What kind of rest would you suggest? I currently use a whisker biscuit. I am open to all options.


----------



## slabnabbin

QAD


----------



## Johnny V E

X2 on QAD


----------



## 220swifter

*rest*

I stil use the old "fork" rest. I bought several drop away rests, but they either were not compatible with my bow(Mathews Drenalin), or I was not satisfied with the quietness/accuracy. There is no reason you cannot shoot a whisker biscuit with carbon arrows.


----------



## BRH

X3 on the QAD... I would go with the Ultra Rest Pro HD... got'em on both mine and my wife's bows and never had any issues.


----------



## THE JAMMER

Agree on the QAD. Don't know if you really need to spring for the extra for the Ultra. They say if prevents pop up- the rest popping back up after it falls forward. don't you think that if the cheaper one ever really did that, that they wouldn't be able to sell a single one of them???

Don't know. But they are great rests. Hold the arrow inverted, sideways, however you hold your bow.


----------



## capt4fish

Problem I had with the whisker bisquit was that if you shoot alot, you'll need to replace it a couple times a year. The "whiskers" get burnt, worn down or whatever and accuracy decreased substantially.

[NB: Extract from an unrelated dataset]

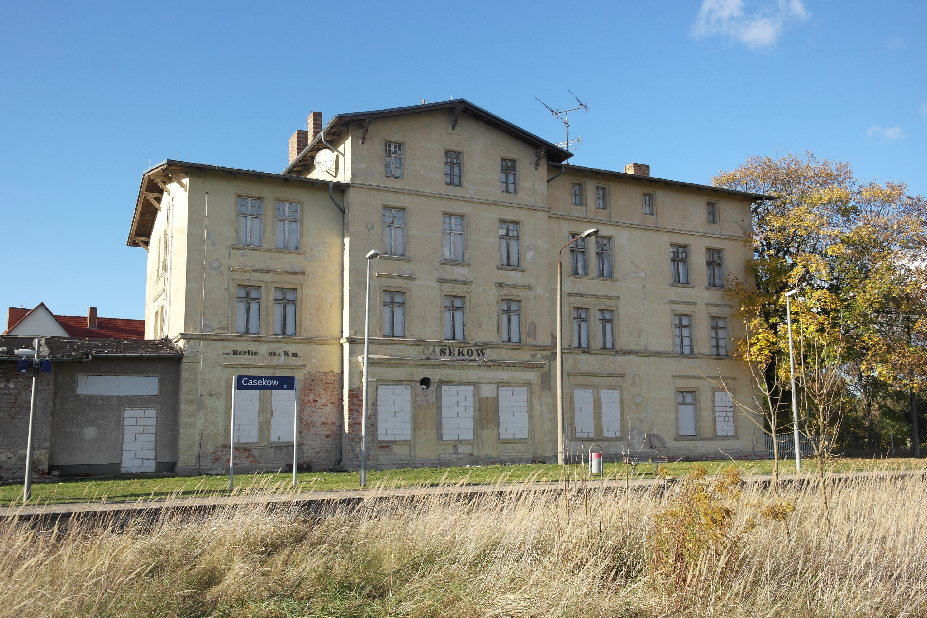 Bahnhof Casekow, denkmalgeschütztes Bahnhofsgebäude, GLeisseite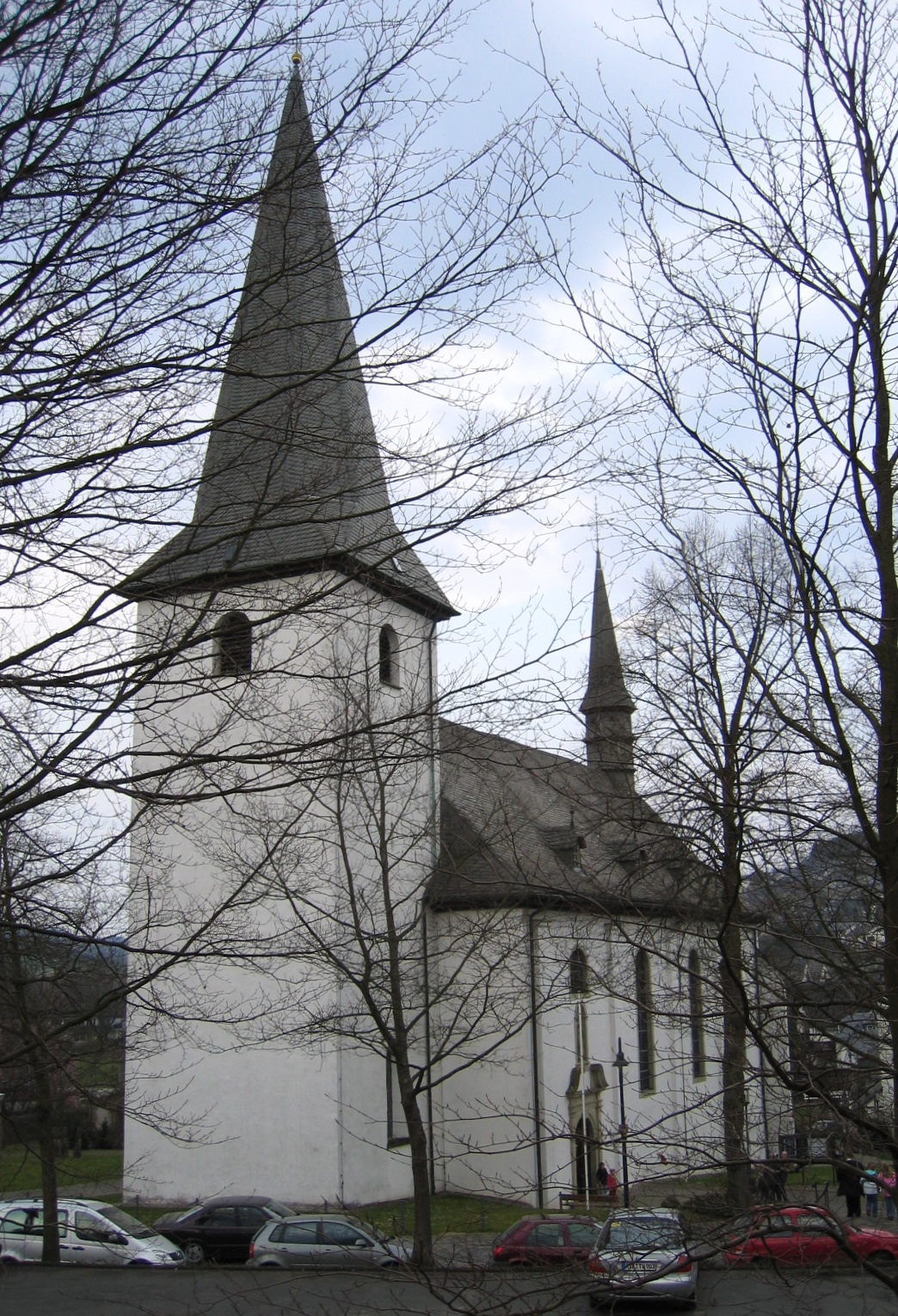 Katholische Pfarrkirche „St. Peter und Paul“ in Eslohe.

I shoot a drop away and my accuracy increased.


----------



## daryl1979

I use the rip cord and it works good. I although I'm new to bow hunting


----------



## wet dreams

Unless they have quieted the biscuit there is no way I would hunt with one...NO WAY. Mite not be loud at the house but will be heard by a deer @ 20yrds, Ive shot a TM hunter, huntmaster 2000, I changed about 3 yrs back to a drop away and love it. Before the drop rest the berger button on the huntmaster 2000 caused me to miss the biggest deer I have ever shot at, went back to the TM Hunter....WW


----------



## txjustin

Thanks guys, I'm gonna look into the QAD. Also, keep the ideas coming, I think this can be a beneficial discussion.


----------



## Bruiser

Nothing wrong with whisker biscuit, used one for a while, once I went qad, never looked back

Sent from my DROIDX


----------



## devil1824

This is what I have. Vital gear Kaz a Way. It captures the arrow in the rest position so the arrow doesn't bounce around. Had it three years and haven't touched it. I've also heard goood things about the new ripcord.


----------



## rebelangler

i agree with the qad rest....i love mine......


----------



## cody p

Rip Cord is the best that iv found.


----------



## artofficial

QAD hands down.

Shimano for saltwater reels
QAD for arrow rests


----------



## wacker

artofficial said:


> QAD hands down.
> 
> Shimano for saltwater reels
> QAD for arrow rests


X 6

Best I have used.


----------



## BBYC

Heard good things about the QAD, but went with a Limb Driver based on all the reviews on AT. Shot whisker biskets for years, but I'd never go back after using the Limb Driver, easy to set up easy to tune.


----------



## stickem

i use the vapor trail limb driver. it works on hoyt bows. the rip cord will not fit on my bow. i also use the nufletch fletchings. they have really helped my groups.


----------



## dc1502

X2 on the VP Limbdriver ........best there is easy to tune and headache free.


----------



## td288

The QAD or rip cord. I have shot both the rip cord I think cost less than the ultra QAD but does not stay up when you let down other than that close to being the same. If you stay with a wisker be sure it fits your new carbon shaft


----------



## Slick8

I'm going for the QAD Ultra HD next week myself.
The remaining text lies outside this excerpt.